Requested by Lauren

BEST BAD MOVIES

Movies that are unwatchable and unmissable
  1. The Room (2003)
    Director, Writer, Actor, Producer, and Actual Melting-Wax-Statue Tommy Wiseau has created what might be the most grotesque vanity project ever created.
  2. Birdemic: Shock and Terror (2008)
    Director James Ngyuen's self proclaimed "romantic action drama". It's all the charm of The Birds with none of the talent, budget, or concerns of basic filmmaking. (PS: The sequel is not worth watching.)
  3. Showgirls (1995)
    Killed Elizabeth Berkeley's career and my will to live. Verhoven directed this stirring story of one woman's dream of dancing with her nips out.
  4. Miami Connection (1987)
    Taekwondo master and motivational speaker Y.K Kim's passion project. It has ninjas, drug deals, original rock numbers. What it doesn't have: sense.

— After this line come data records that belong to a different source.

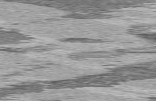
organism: C57BL Mouse
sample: Heart
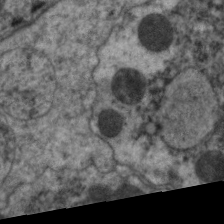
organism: C. elegans
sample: Pharynx
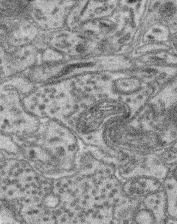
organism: Mouse
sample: Retina
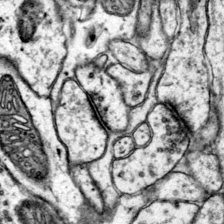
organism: Mouse
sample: Primary visual cortex
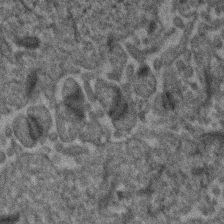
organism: Human
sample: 1205lu cells
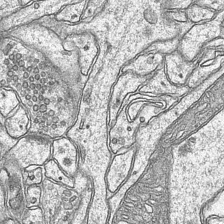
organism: Mouse
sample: CA1 Hippocampus
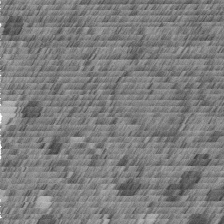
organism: C. elegans
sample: C. elegans embryo early stage
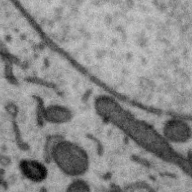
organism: Zebra finch
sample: Brain
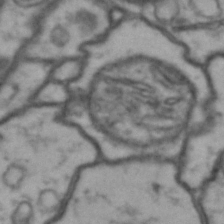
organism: Drosophila
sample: Brain
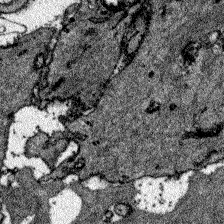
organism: Zebrafish
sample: Larval olfactory bulb
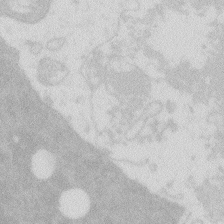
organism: Zebrafish
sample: Macrophage
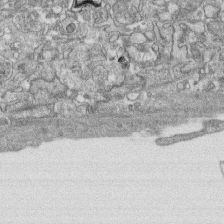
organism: Human
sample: CRL-1474
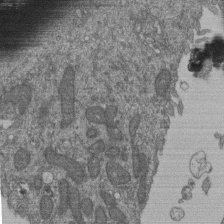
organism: Human
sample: Retinal organoid Rod and Cone cells
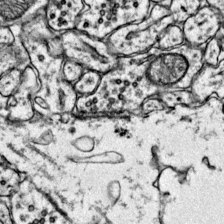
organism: Mouse
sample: Primary visual cortex
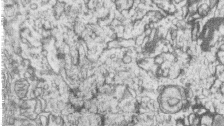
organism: Zebrafish
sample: synaptic ribbons in rod cells and cone cells
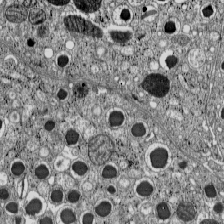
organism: C57BL Mouse
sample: Pancreatic islet
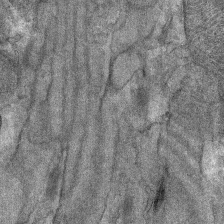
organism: Mouse
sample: Mouse Salivary gland
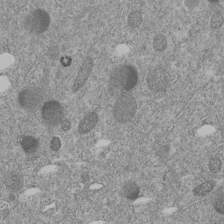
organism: C. elegans
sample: C. elegans embryo early stage
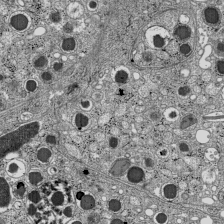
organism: C57BL Mouse
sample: Pancreatic islet
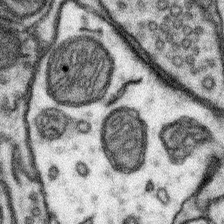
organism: Mouse
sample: Somatosensory cortex neuropil
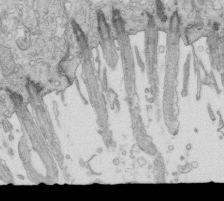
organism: Mouse
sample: Multiciliated cells
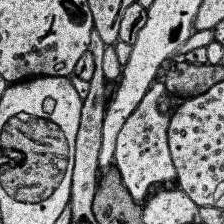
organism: Human
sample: Temporal Lobe
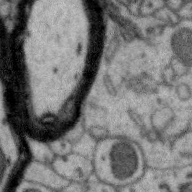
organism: Zebra finch
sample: Brain
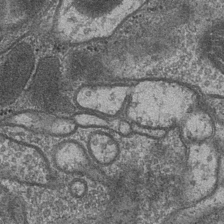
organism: Drosophila
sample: Optic medulla
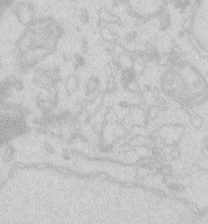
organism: Zebrafish
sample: Macrophage
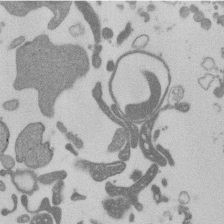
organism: Mouse
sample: Dividing mouse embryo 1 cell stage
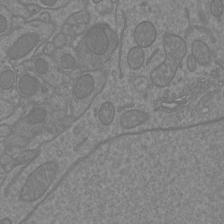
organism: Mouse
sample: Cortical neurons
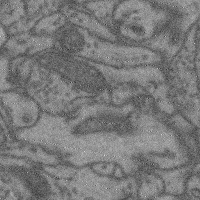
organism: Mouse
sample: Cerebral cortex
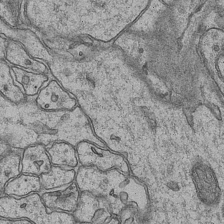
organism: Mouse
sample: CA1 Hippocampus
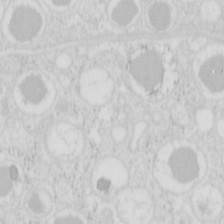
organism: Mouse
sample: Pancreas
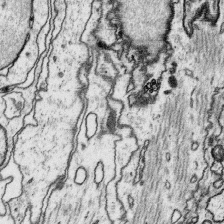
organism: Platynereis dumerilii
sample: Parapodia
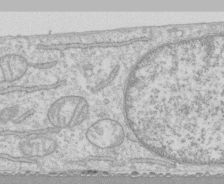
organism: Human
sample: CRL-1474
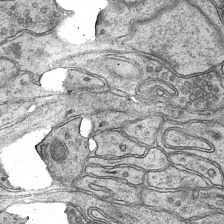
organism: Mouse
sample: CA1 Hippocampus
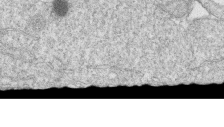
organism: Human
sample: HeLa cell HIV synapse
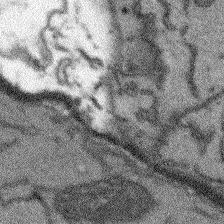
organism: Arabidopsis thaliana
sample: Root tip
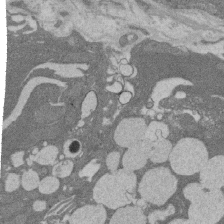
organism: Rat
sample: Salivary granule
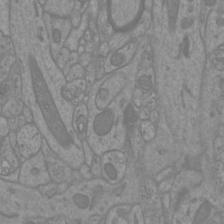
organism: Mouse
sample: Cortical neurons
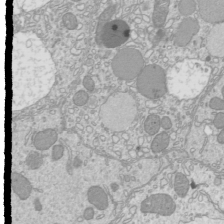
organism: Mouse
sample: Cilia; mouse epididymis
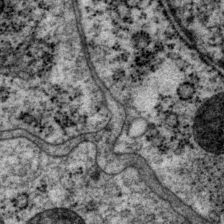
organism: P. pacificus
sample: Pharynx
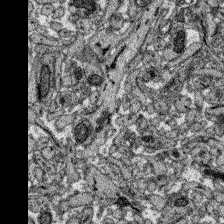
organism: Zebrafish
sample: Larval olfactory bulb
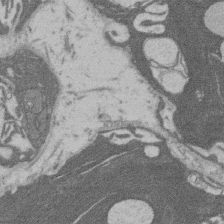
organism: Rat
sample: Salivary granule

  5. Tammy and the T-Rex (1994)
    Paul Walker (RIP) is mauled by lions and an evil scientist transplants his brain into a giant robotic T-Rex. He then spends the rest of the movie trying to win back his girlfriend played by Denise Richards.
  6. Manos: Hands of Fate (1966)
    Nearly unwatchable (and inaudible as every actor is dubbed over), this was a movie made by an actual fertilizer salesman. It shows.
  7. Samurai Cop (1991)
    He's a loose cannon Samurai Cop with a heart of gold and arguably the worst wig in film history. The bad news is the dialogue is terrible, the good news is that it's not nearly as bad as the sex scenes are.
  8. Roadhouse (1989)
    "Blah blah blah. I'm Patrick Swayze. Blah blah blah. I'm gonna wear short sleeve turtlenecks or no shirt at all. Pain don't hurt. I'm gonna pull a man's heart out through his throat. Blah blah blah. Roundhouse kick!" (My mom really likes this movie.)
  9. Troll 2 (1990)
    A sequel with absolutely no connection to its predecessor, Troll 2 is absolutely unbelievable. No really, it's unbelievable. A kid's dead grandpa warns him that goblins exist and are turning people into plants so they can eat them. No one is gonna believe that shit.
  10. The Wicker Man (2006)
    This remake succeeds where the original didn't by adding Nicholas Cage in a full bear costume punching a lady in the face. Oh and CGI BEEEEES AGUGHUH, but if you live on the internet you already knew that.
  11. Riki-Oh: The Story of Ricky (1991)
    Ultra-violent and Ultra-dubbed, Riki-Oh is a beautiful mess of action and explosions and (admittedly hard to watch) super gore. But it does have one of the most well composed shots of a man being strangled by another man's intestine. So, it's got that going for it.
  12. The Toxic Avenger (1986)
    Troma Entertainment's crown jewel, The Toxic Avenger is the story of a janitor who is thrown into a vat of toxic waste and becomes a hideous monster who protects the town from evil. Most of it takes place at a health spa for some reason?
  13. Super Mario Bros. (1993)
    In one of his last interviews, Bob Hoskins named this film the greatest regret of his career. Dennis Hopper and John Leguizamo are there to share in this fucking nightmare.
  14. Battlefield Earth (2000)
    Thetans attached themselves to the entire production of this movie and make for a bloated film (and John Travolta, amirite?!) filmed entirely in Dutch angles.
  15. Freddy Got Fingered (2001)
    Some critics say that Tom Green's directorial debut is a dada-esque exploration of Green's own father issues. I say that at one point Rip Torn is covered in hundreds of tons of elephant semen and Up only has a 98% on Rotten Tomatoes. Sometimes critics are full of shit.